On my trip I took a Nikon D800E with a few of the current state of art lenses for it (20/24/35/50/85/80-400mm), and a Nikon F3/T with AiS lenses 28/50/105mm. I used the F3/T for about a third of the shots, shooting FP4. I really liked the little F3/T. This was a family trip so I didn't take anything else, fearing it would be too time consuming. As it was, I used a tripod for virtually every shot and switched lenses constantly. I've been before and will almost certainly go back again. When I do, I'd love to shoot some more b&w film, only this time with one of my 4x5 cameras. I have a Chamonix 045n which is light and very versatile, and also a 1925 Gundlach Korona and 1905 Century Camera model 41. That camera has a really nice 6 inch Velostigmat mounted in Volute shutter.
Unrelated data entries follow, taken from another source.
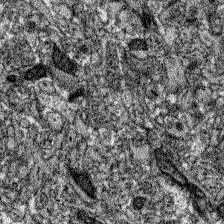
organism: Zebrafish
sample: Larval olfactory bulb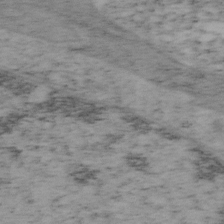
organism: Mouse
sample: OT-I killer T cells with ID8 ovarian cancer cells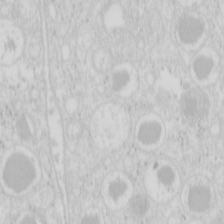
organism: Mouse
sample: Pancreas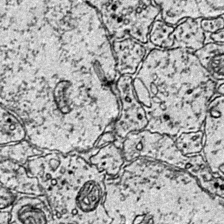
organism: Mouse
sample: Primary visual cortex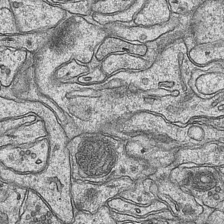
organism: Mouse
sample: CA1 Hippocampus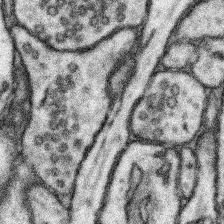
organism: Mouse
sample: Somatosensory cortex neuropil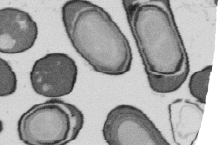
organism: B. subtilis
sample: Bacterial spore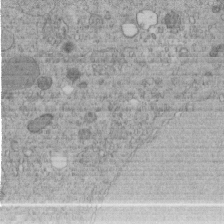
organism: C. elegans
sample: C. elegans embryo early stage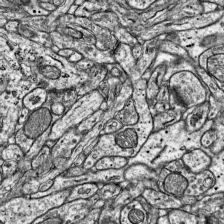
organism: Mouse
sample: Visual Cortex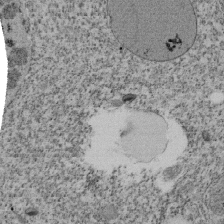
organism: Tetrahymena
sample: Cilia in tetrahymena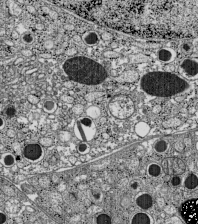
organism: C57BL Mouse
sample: Pancreatic islet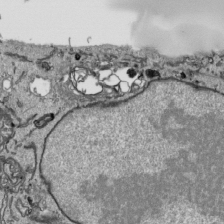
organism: Human
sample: Mitochondria in HCT116 cells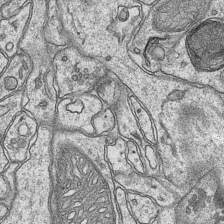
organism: Mouse
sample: CA1 Hippocampus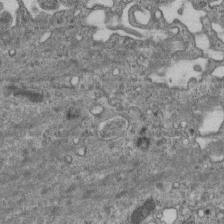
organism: Mouse
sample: Centriole in ependymal cells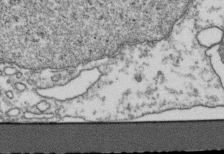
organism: Human
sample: Activated Jurkat CD4+ T cells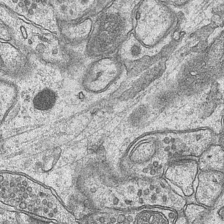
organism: Mouse
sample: CA1 Hippocampus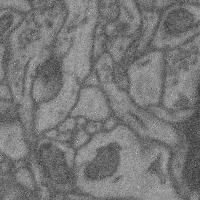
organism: Mouse
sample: Cerebral cortex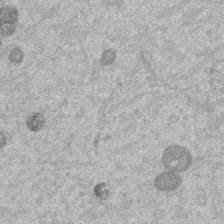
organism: Mouse
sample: Dividing mouse embryo 1 cell stage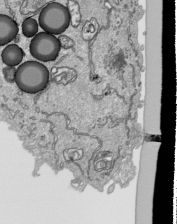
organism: Human
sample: Mitochondria in HCT116 cells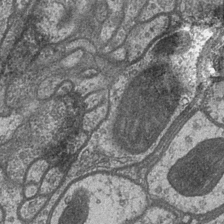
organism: Drosophila
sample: Optic medulla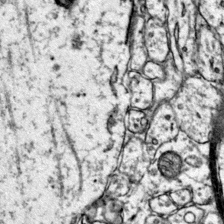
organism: Mouse
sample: Primary visual cortex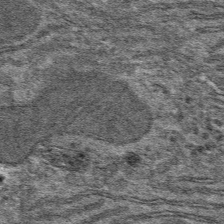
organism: Mouse
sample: Mouse hepatocytes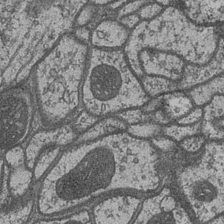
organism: Drosophila
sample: Optic medulla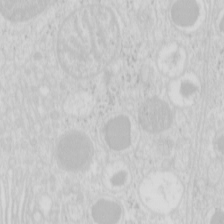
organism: Mouse
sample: Pancreas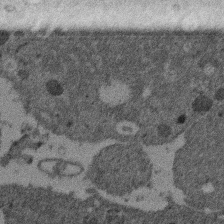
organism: Mouse
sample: Dividing mouse embryo 1 cell stage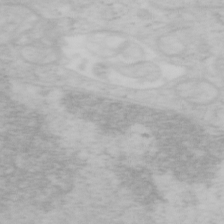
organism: Mouse
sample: OT-I killer T cells with ID8 ovarian cancer cells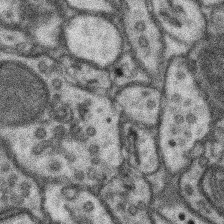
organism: Mouse
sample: Somatosensory cortex neuropil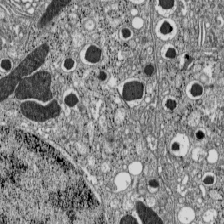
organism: C57BL Mouse
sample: Pancreatic islet

It's compact and a piece of art itself! I have a nice selection of lenses made from 1905 to about 1925, mostly mounted in Compur, along with a few rapid rectilinear and Petzval lenses from the 19th century. WH Jackson would have no trouble using any of these.
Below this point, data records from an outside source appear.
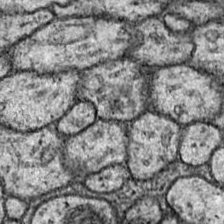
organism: Drosophila
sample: Ventral Nerve Cord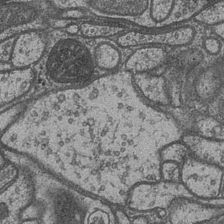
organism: Drosophila
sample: Optic medulla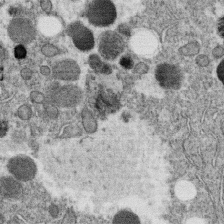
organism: C. elegans
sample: C. elegans oocyte; sperm cells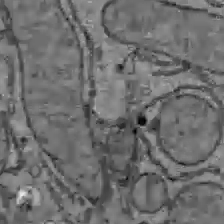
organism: C57BL Mouse
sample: Liver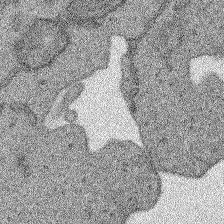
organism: Human
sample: HeLa cells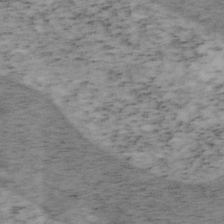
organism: Mouse
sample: OT-I killer T cells with ID8 ovarian cancer cells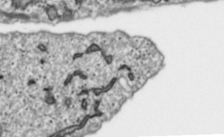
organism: Toxoplasma gondii
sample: Parasites in a vacuole inside a host cell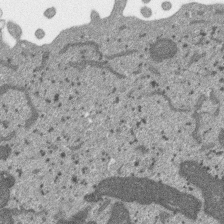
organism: Human
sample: Lung epithelial cells infected with SARS-CoV-2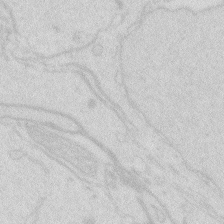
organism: Zebrafish
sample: Macrophage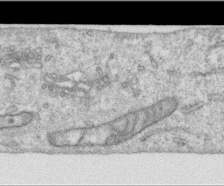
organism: Human
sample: Centriole in RPE cells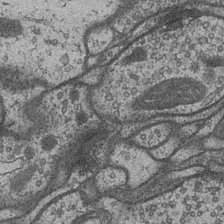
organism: Drosophila
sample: Optic medulla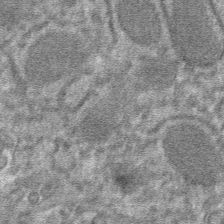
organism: Mouse
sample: Mouse hepatocytes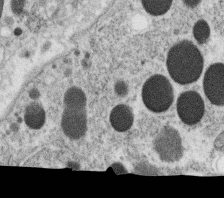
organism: C. elegans
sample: C. elegans oocyte; sperm cells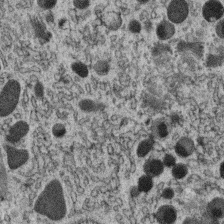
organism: C. elegans
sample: C. elegans oocyte; sperm cells

I was at first suprised that most of the early photos (<1900) available were stereographs. (After 1900 postcards seem to dominate.) I suppose that makes sense as the stereograph was sort of like the TV of today. Anyway, all of this has me wondering about making my own stereographs. There are some LF stereo cameras that pop up on ebay with regularity, but they are relatively expensive. They also don't seem to have shutter mounted lenses. I'm wondering how hard it would be to adapt the Chamonix to take stereoviews? Surely this would be possible? Maybe I'd have better luck trying it with the Gundlach Korona as the front standard is much bigger. Are there still supplies to make the cards? Might be a fun project me for me someday. Otherwise, I'd be perfectly content using what I have at Yellowstone. My wife was fussing when I used the F3/T, asking if I was also going to use my "real" camera, but she had to admit some of the b&w shots came out very, very nicely. Meanwhile, I study up on Jackson, Haynes, et al. If they could do it, I can do it!
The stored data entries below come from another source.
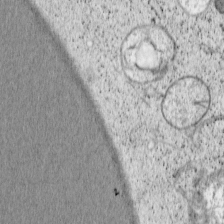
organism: African green monkey
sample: COS-7 cells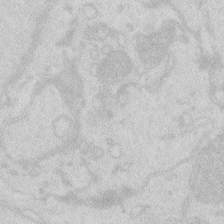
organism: Zebrafish
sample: Macrophage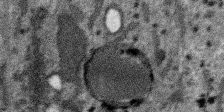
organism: Human
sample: Lung epithelial cells infected with SARS-CoV-2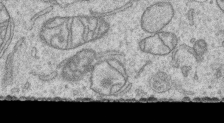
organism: Human
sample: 1205lu cells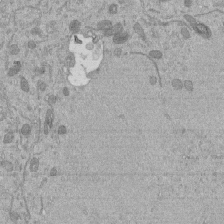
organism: Mouse
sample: ED-1 cell nuclei; centrioles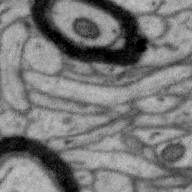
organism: Zebra finch
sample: Brain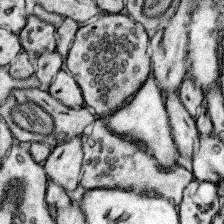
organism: Mouse
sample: Somatosensory cortex neuropil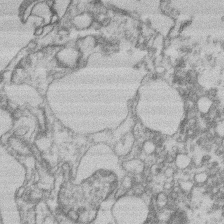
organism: Mouse
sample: T cell stromal cell synapse

I'll mention that I did not see one person at Yellowstone shooting LF, and only one other shooting a film camera (M6). Most of the crowd had small mid priced DSLR and the rest were holding their phones up in the air. Wonder what they would do if I showed up with my CCC model 41 on a vintage wooden tripod, head tucked under a dark cloth?


Kent in SD

Heroique
22-Aug-2015, 21:23
Wonder what crowds would do if I showed up with my CCC model 41 on a vintage wooden tripod, head tucked under a dark cloth?

They'd probably stop and try to feed you just like our grandparents used to feed the bears:

138768

Ah, the memories.

Glad your vintage Nikon F3T + AIS lenses saw plenty of action. ;^)

AtlantaTerry
22-Aug-2015, 21:32
Two things any camera needs to create stereo are:
1. two matched lenses
2. a dividing panel that goes from the lens standard to the back of the camera. This is to prevent light from one lens "bleeding" into the image area of it's companion lens.

Look for purpose-made stereo cameras (some large format) that were used for identification purposes such as police departments.